District in Essex, England

Ilford was a local government district in south-west Essex, England from 1890 to 1965, covering the town of Ilford. The district saw a considerable rise in population throughout its existence, caused by the expansion of the built-up area of London, and became one of the most populous districts of its type in England. The district now corresponds to the greater part of the London Borough of Redbridge in Greater London.

==Formation==

A map showing the wards of Barking Civil Parish as they appeared in 1871.

Ilford or Great Ilford had historically formed one of the four wards of the ancient parish of Barking, the others being Chadwell, Ripple, and Barking Town. The area had formed part of the Metropolitan Police District since 1840. In 1888 the Ilford and Chadwell wards were made into a new civil parish called Ilford.

In 1890, two years after its creation, the Ilford civil parish was also made a local government district, administered by an elected local board. Such districts were reconstituted as urban districts under the Local Government Act 1894.

==District and borough==
The Urban District Council was originally based in rooms above a shop in Cranbrook Road, meeting in a rented schoolroom in Ilford Hall from 1898. The building of Ilford Town Hall began in 1901, completed at a cost of about £30,000. This was designed by B. Woollard in an ornate Renaissance style; it was enlarged in 1927 and 1933.
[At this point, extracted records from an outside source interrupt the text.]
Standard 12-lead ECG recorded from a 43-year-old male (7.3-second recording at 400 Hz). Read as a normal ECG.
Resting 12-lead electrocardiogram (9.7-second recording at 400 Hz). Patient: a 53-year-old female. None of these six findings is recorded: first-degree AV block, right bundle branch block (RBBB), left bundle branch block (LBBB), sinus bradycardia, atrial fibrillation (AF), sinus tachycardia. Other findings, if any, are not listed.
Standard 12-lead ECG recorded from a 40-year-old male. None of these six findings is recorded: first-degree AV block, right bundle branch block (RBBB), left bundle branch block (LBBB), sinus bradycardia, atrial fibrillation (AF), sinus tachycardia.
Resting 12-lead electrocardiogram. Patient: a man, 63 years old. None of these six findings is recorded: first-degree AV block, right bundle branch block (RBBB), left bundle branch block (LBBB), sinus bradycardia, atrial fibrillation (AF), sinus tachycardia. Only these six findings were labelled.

Successive acts provided the council with increased powers and they used these to embark on an expansion of public services, providing sewerage, public baths, an isolation hospital, a fire station, an electricity and tramway undertaking, and several public parks - including Valentines Park, opened as Central Park in 1898. In 1904, the council also took over the responsibilities of the school board.
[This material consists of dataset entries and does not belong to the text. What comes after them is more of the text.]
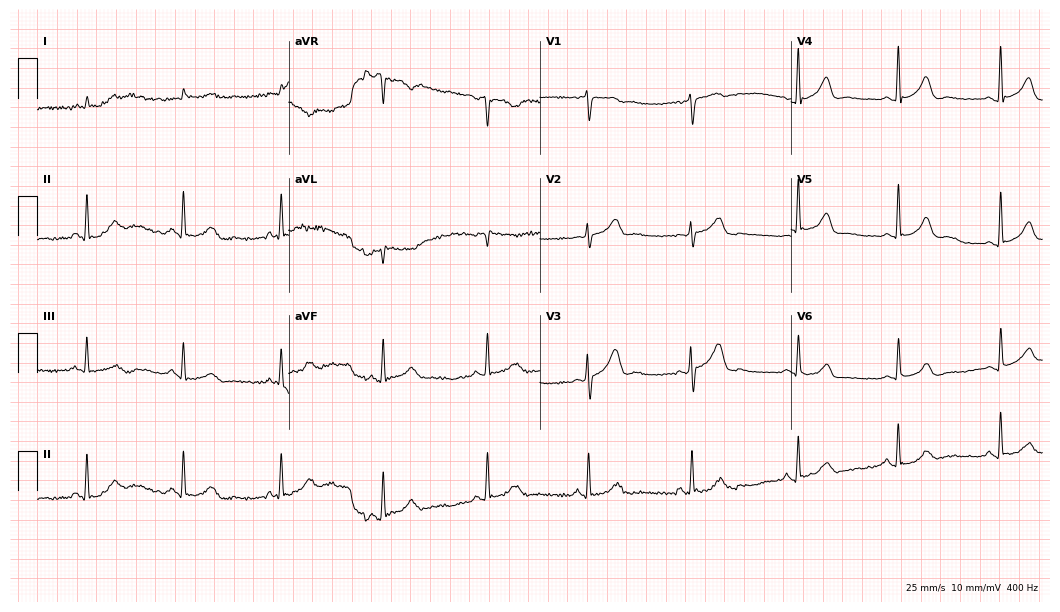
Standard 12-lead ECG recorded from a 58-year-old male patient (10.2-second recording at 400 Hz). None of these six findings is recorded: first-degree AV block, right bundle branch block, left bundle branch block, sinus bradycardia, atrial fibrillation, sinus tachycardia. Findings outside these six are not listed.
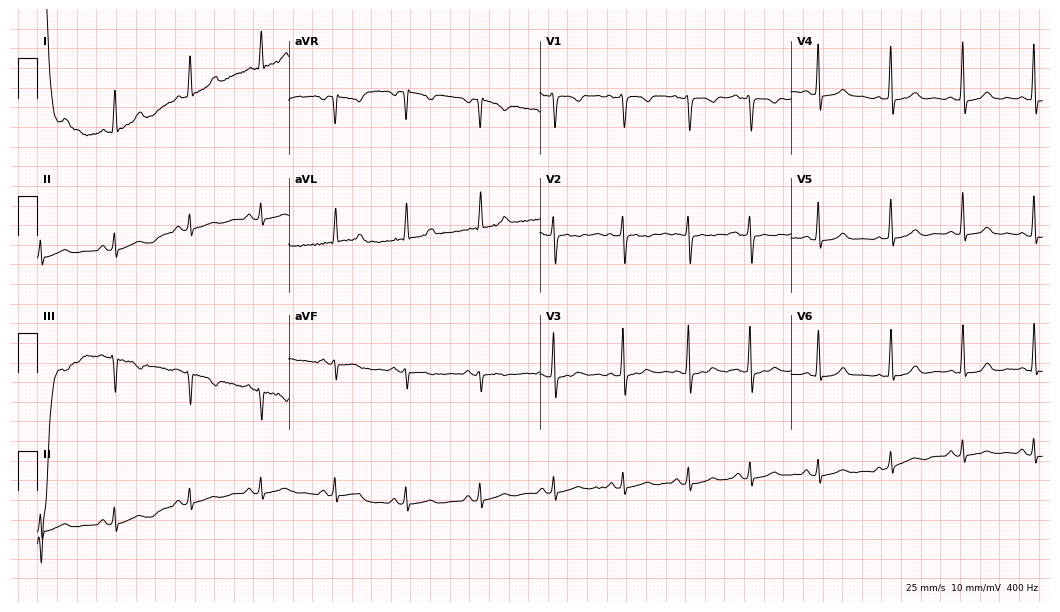
Standard 12-lead ECG recorded from a 41-year-old female patient. None of these six findings is recorded: first-degree AV block, right bundle branch block (RBBB), left bundle branch block (LBBB), sinus bradycardia, atrial fibrillation (AF), sinus tachycardia.
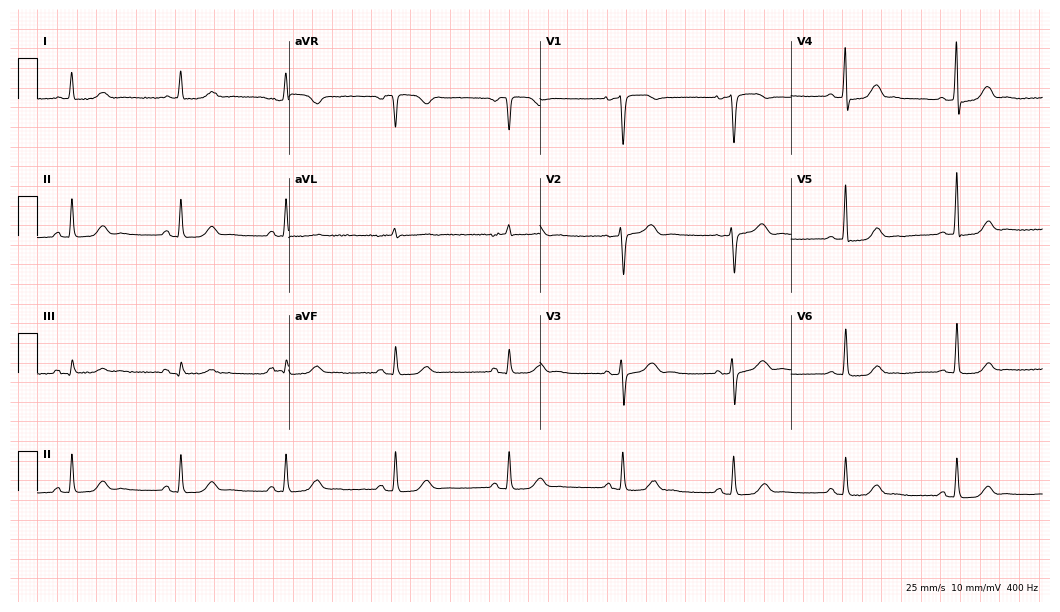
12-lead ECG from a female patient, 80 years old (10.2-second recording at 400 Hz). Recorded interpretation: within normal limits.

In 1926, the Urban District was incorporated as a municipal borough. The borough ran its own tram services until they became the responsibility of the London Passenger Transport Board in 1933.
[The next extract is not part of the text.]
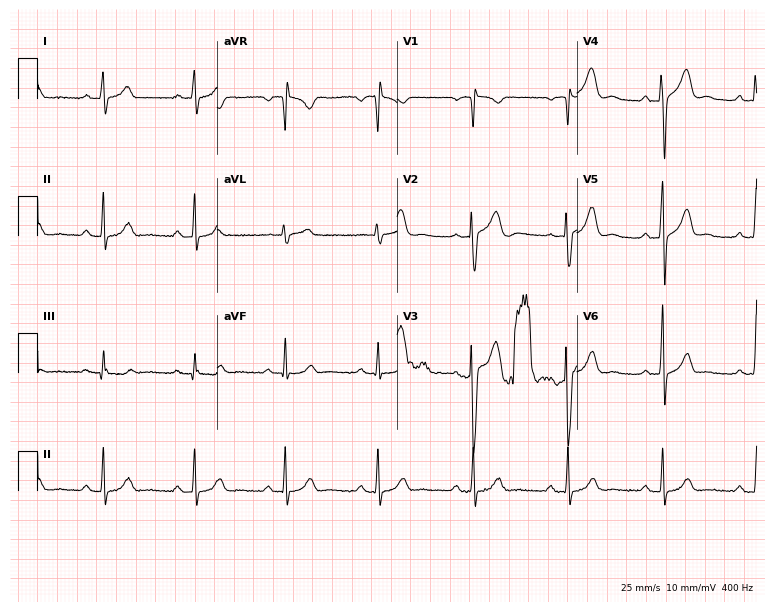
Standard 12-lead ECG recorded from a 57-year-old man (7.3-second recording at 400 Hz). Read as a normal ECG.
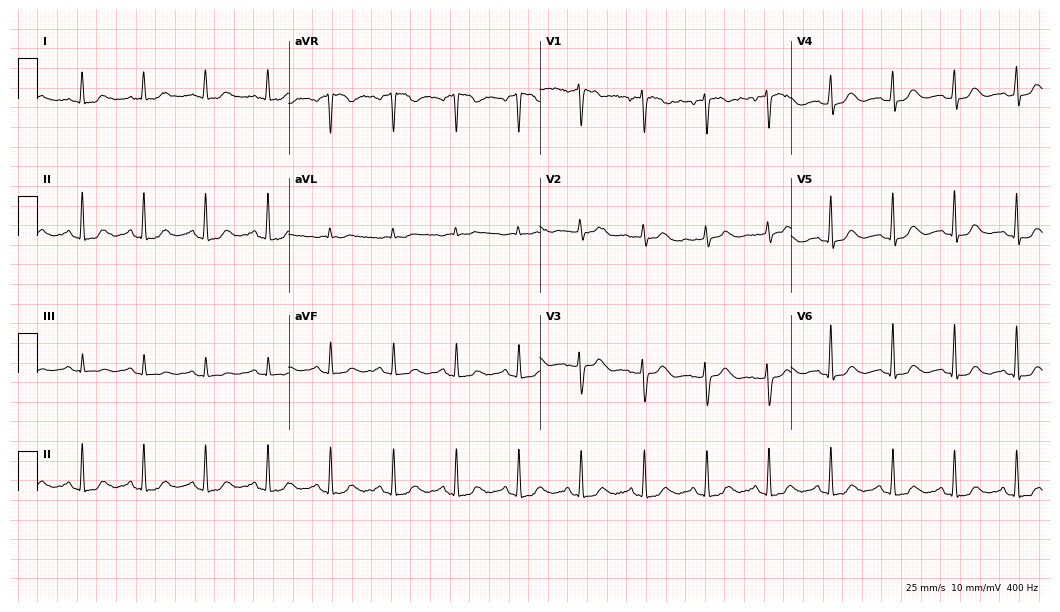
ECG (10.2-second recording at 400 Hz) — a female patient, 53 years old. Labelled as a normal ECG.

A move was mooted in 1929 to combine Ilford with Barking and Dagenham (the three districts to contain parts of the Becontree estate), but it was not acted upon.

On five occasions Ilford Corporation unsuccessfully promoted private bills in parliament to attain county borough status and become independent of Essex County Council. The final attempt was in 1954, when the borough had a population of approximately 184,000, larger than neighbouring East Ham and the second largest non-county borough in England.

==Population==

The population was affected by the building of the Becontree estate from 1921, which was partly in the borough. The Central Line service of the London Underground began in 1947 and the population peaked in 1951.

| Year | 1891 | 1901 | 1911 | 1921 | 1931 | 1951 | 1961 |
| Population | 10,913 | 41,234 | 78,188 | 85,194 | 131,061 | 184,706 | 178,024 |
|---|---|---|---|---|---|---|---|

==Abolition==

The borough was considered to form part of the Greater London Conurbation, as defined by the Registrar General. In 1965, under the London Government Act 1963, the Municipal Borough was abolished and its former area transferred to Greater London to be combined with that of the Municipal Borough of Wanstead and Woodford and parts of the Municipal Borough of Dagenham and Chigwell Urban District to form the London Borough of Redbridge.

==Freedom of the Borough==
The following people and military units have received the Freedom of the Borough of Ilford.

===Individuals===
- George, Duke of York: 1929.

===Military Units===
- The Essex Regiment: 14 June 1947.
- The 3rd East Anglian Regiment (16th/44th Foot): 9 September 1958.